In this work, we explore the utility of various deep learning-based feature selection methods for scRNA-seq data analysis. We sample from Tabula Muris and Tabula Sapiens atlases to create scRNA-seq datasets with a range of data properties and evaluate the performance of traditional and deep learning-based feature selection methods for cell type classification, feature selection reproducibility and diversity, and computational time. Our study provides a reference for future development and application of deep learning-based feature selection methods for single-cell omics data analyses.

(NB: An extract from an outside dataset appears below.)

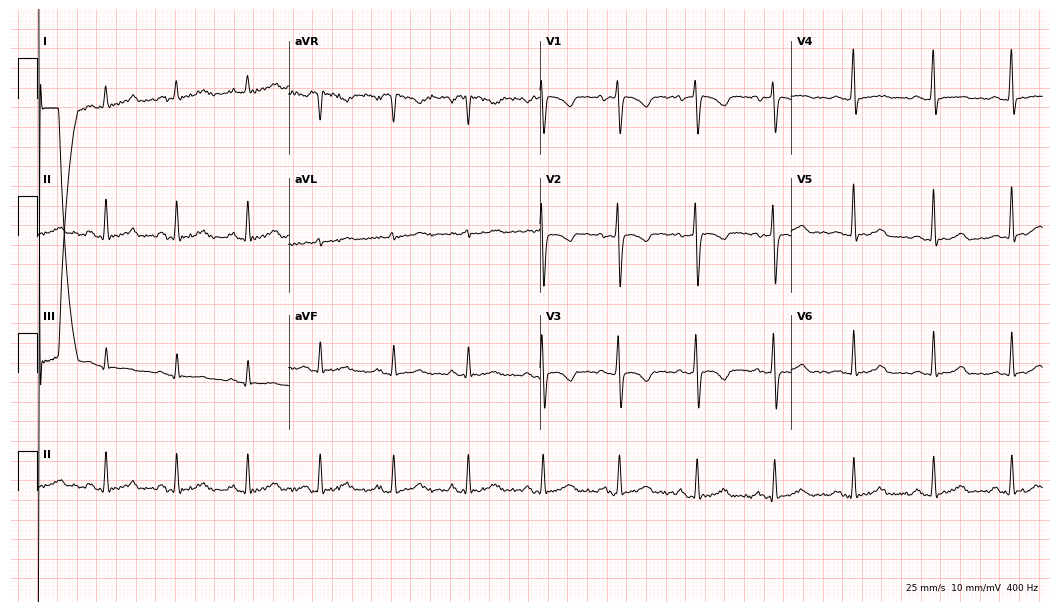
Standard 12-lead ECG recorded from a 33-year-old female patient. None of these six findings is recorded: first-degree AV block, right bundle branch block (RBBB), left bundle branch block (LBBB), sinus bradycardia, atrial fibrillation (AF), sinus tachycardia. Only these six findings were labelled.

DL feature selection for scRNA-seq is developed using PyTorch 1.11.0 and Captum 0.5.0 and requires >=1 GPU to run. We recommend using conda enviroment to install and run the framework. We assume conda is installed. You can use the provided environment or install the environment by yourself accoring to your hardware settings. Note the following installation code snippets were tested on a Windows system (Win10 professional) with a NVIDIA GeForce RTX 3090 GPU. The installation process needs about 15 minutes.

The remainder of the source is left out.